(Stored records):
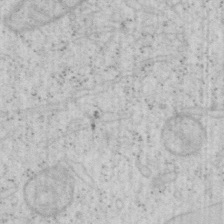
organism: Human
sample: HeLa cells
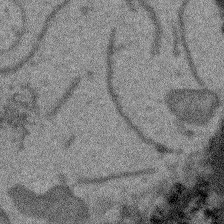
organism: Arabidopsis thaliana
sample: Root tip
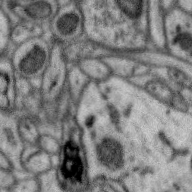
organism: Zebra finch
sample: Brain
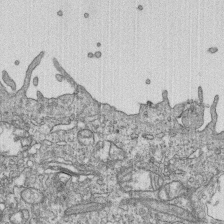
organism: Human
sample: HeLa cell HIV synapse
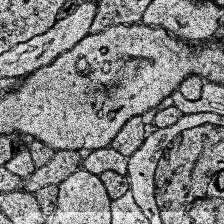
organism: Human
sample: Temporal Lobe
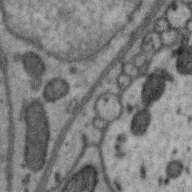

(Exercise instructions): Show, from the entries above, every line that includes the string "sample".

(Exercise solution):
sample: HeLa cells
sample: Root tip
sample: Brain
sample: HeLa cell HIV synapse
sample: Temporal Lobe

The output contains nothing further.